Another thing to think about, is that there are some beers that work very well with a cigar; go with a highly hopped IPA like Dogfishhead 120, 90, 60 minute in a flute and you will find an interesting flavor compliment (my money going with the sweeter 120 minute) for your Spicy Nic blends, or fill that snifter with a hearty barlywine, such as Old Guardian by Stone to counterbalance. I personally like a good Maduro with a Chocolate Stout like, Young's Double Chocolate Stout_. _*Just food for thought!*

Beer doesn't have to be low rent, it can be as complex as any wine pairing.


----------



## llatsni (Jan 3, 2009)

Ego Archive said:


> Beer doesn't have to be low rent, it can be as complex as any wine pairing.


Wholeheartedly agree!
Some wonderful beers widely available now.
I'm in love with Chimay Blue at the moment


----------



## tx_tuff (Jun 16, 2007)

Schecter30 said:


> I tend to enjoy bourbon on the rocks more than scotch/brandy/cognac. Grab around a 30 dollar bottle from the top shelf in the liquor store and it should be good.....
> Woodford Reserve
> Makers Mark
> Knob Creek
> ...


I agree I love Bourbon on the rocks with a cigar, or without a cigar LOL. All the ones metioned are great. Woodford Reserve used to be my fav of those 3 untill I bought a bottle of Eagle Rare 10 year single barrle. It only goes for about $30 a bottle and it is some great stuff!


----------



## Patron (Dec 4, 2008)

Why does everyone overlook TEQUILA 

A good anejo tequila is a very good sipping drink with a nice cigar:chk:ss


----------



## mosesbotbol (Sep 21, 2005)

If you are open to something new and want to enjoy cigars with it; I recommend getting in sherry. Sherry is a great pairing with cigars; especially amontillado or oloroso and it's epecially underpriced/valued right now. You'd spend at least double for the same quality in any other wine and the acid is a perfect match for cigar. Stay away from fino or P/X. P/X is a dessert wine, and not so great with cigars as just a little P/X is enough. Fino is quite refined and more of an apertif.

Which ever direction you decide to go, make sure to buy the proper glassware before you buy the bottles. Much enjoyment is gained from the proper glass.

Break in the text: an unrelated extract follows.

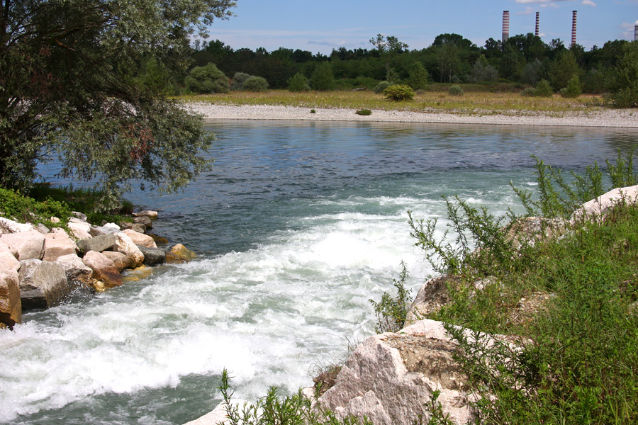 Lo sbocco del Canale Cavour nel fiume Ticino a Galliate (NO)

Something worth trying for distilled spirits is Kirsch. It's a brandy made from cherries is pleasent to drink with cigars. Plenty of people here are experts on Scoth and Bourbon...


----------



## Schecter30 (Dec 12, 2006)

tx_tuff said:


> I agree I love Bourbon on the rocks with a cigar, or without a cigar LOL. All the ones metioned are great. Woodford Reserve used to be my fav of those 3 untill I bought a bottle of Eagle Rare 10 year single barrle. It only goes for about $30 a bottle and it is some great stuff!


I've been meaning to pick that up, def want to try it.


----------



## Schecter30 (Dec 12, 2006)

Patron said:


> Why does everyone overlook TEQUILA
> 
> A good anejo tequila is a very good sipping drink with a nice cigar:chk:ss


I can pour some 108 proof whiskey down with no problem but tequila makes me feel like u
maybe I'll try it again some time.


----------



## Mark C (Sep 19, 2007)

Schecter30 said:


> I can pour some 108 proof whiskey down with no problem but tequila makes me feel like u
> maybe I'll try it again some time.


:tpd: Me and tequila don't get along very well.


----------



## Beachjeep90 (Jan 30, 2008)

There is no such thing as upgrading from beer!!! But i will enjoy some wine from time to time and some crown and cranberry or 7 & 7.


----------